══ Records for processing ══

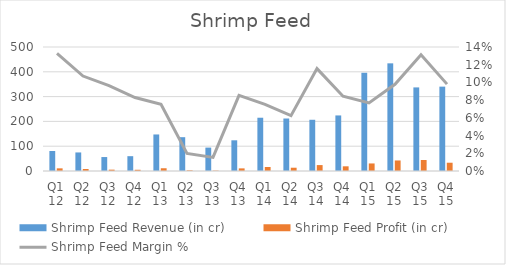
| Category | Shrimp Feed Revenue (in cr) | Shrimp Feed Profit (in cr) |
|---|---|---|
| Q1 12 | 80.63 | 10.7 |
| Q2 12 | 74.82 | 8.02 |
| Q3 12 | 56.27 | 5.42 |
| Q4 12 | 59.77 | 4.96 |
| Q1 13 | 147.32 | 11.1 |
| Q2 13 | 136.34 | 2.71 |
| Q3 13 | 94.39 | 1.45 |
| Q4 13 | 123.81 | 10.57 |
| Q1 14 | 214.81 | 16.18 |
| Q2 14 | 211.67 | 13.22 |
| Q3 14 | 206.56 | 23.87 |
| Q4 14 | 224.05 | 18.91 |
| Q1 15 | 396.05 | 30.44 |
| Q2 15 | 434.12 | 42.49 |
| Q3 15 | 337.07 | 44.27 |
| Q4 15 | 340.2 | 33.37 |
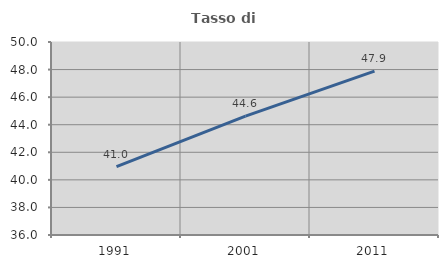
| Category | Tasso di occupazione   |
|---|---|
| 1991.0 | 40.953 |
| 2001.0 | 44.627 |
| 2011.0 | 47.892 |
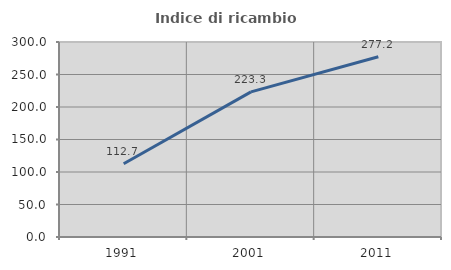
| Category | Indice di ricambio occupazionale  |
|---|---|
| 1991.0 | 112.692 |
| 2001.0 | 223.269 |
| 2011.0 | 277.206 |
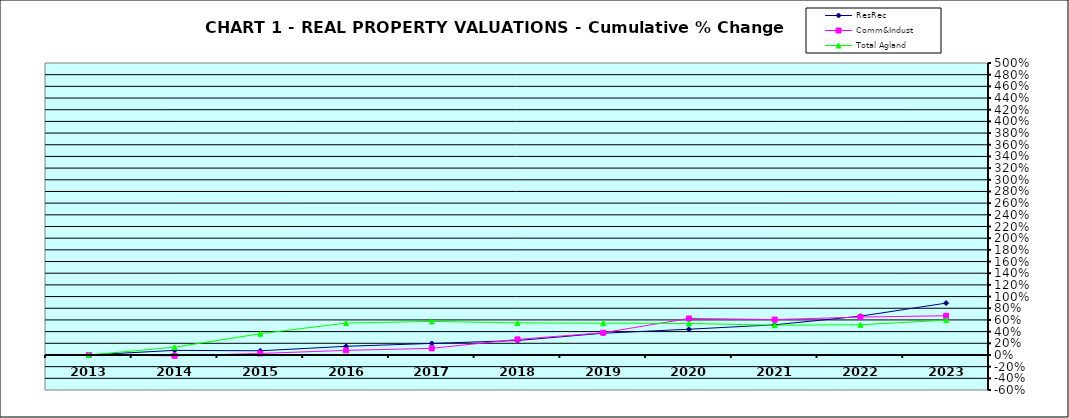
| Category | ResRec | Comm&Indust | Total Agland |
|---|---|---|---|
| 2013.0 | 0 | 0 | 0 |
| 2014.0 | 0.079 | -0.015 | 0.133 |
| 2015.0 | 0.072 | 0.025 | 0.364 |
| 2016.0 | 0.148 | 0.079 | 0.546 |
| 2017.0 | 0.198 | 0.113 | 0.575 |
| 2018.0 | 0.248 | 0.267 | 0.55 |
| 2019.0 | 0.373 | 0.381 | 0.545 |
| 2020.0 | 0.441 | 0.625 | 0.54 |
| 2021.0 | 0.517 | 0.606 | 0.509 |
| 2022.0 | 0.664 | 0.649 | 0.517 |
| 2023.0 | 0.888 | 0.672 | 0.597 |
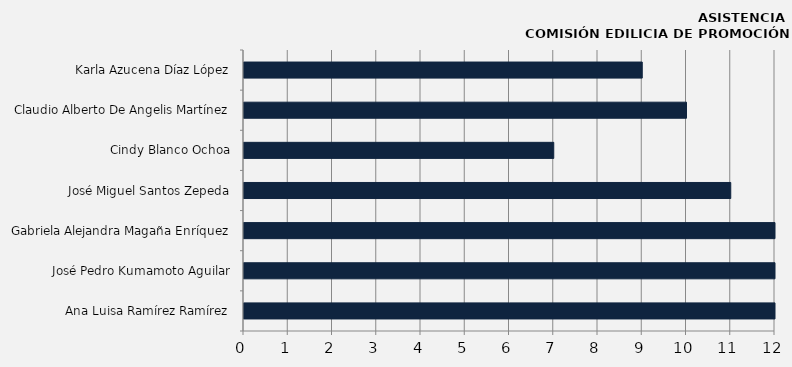
| Category | Ana Luisa Ramírez Ramírez |
|---|---|
| Ana Luisa Ramírez Ramírez | 12 |
| José Pedro Kumamoto Aguilar | 12 |
| Gabriela Alejandra Magaña Enríquez | 12 |
| José Miguel Santos Zepeda | 11 |
| Cindy Blanco Ochoa | 7 |
| Claudio Alberto De Angelis Martínez | 10 |
| Karla Azucena Díaz López | 9 |

═══

__What needs to be done__
Where the material contains a line with "Category", return that line.

__Response to the task__
| Category | Shrimp Feed Revenue (in cr) | Shrimp Feed Profit (in cr) |
| Category | Tasso di occupazione   |
| Category | Indice di ricambio occupazionale  |
| Category | ResRec | Comm&Indust | Total Agland |
| Category | Ana Luisa Ramírez Ramírez |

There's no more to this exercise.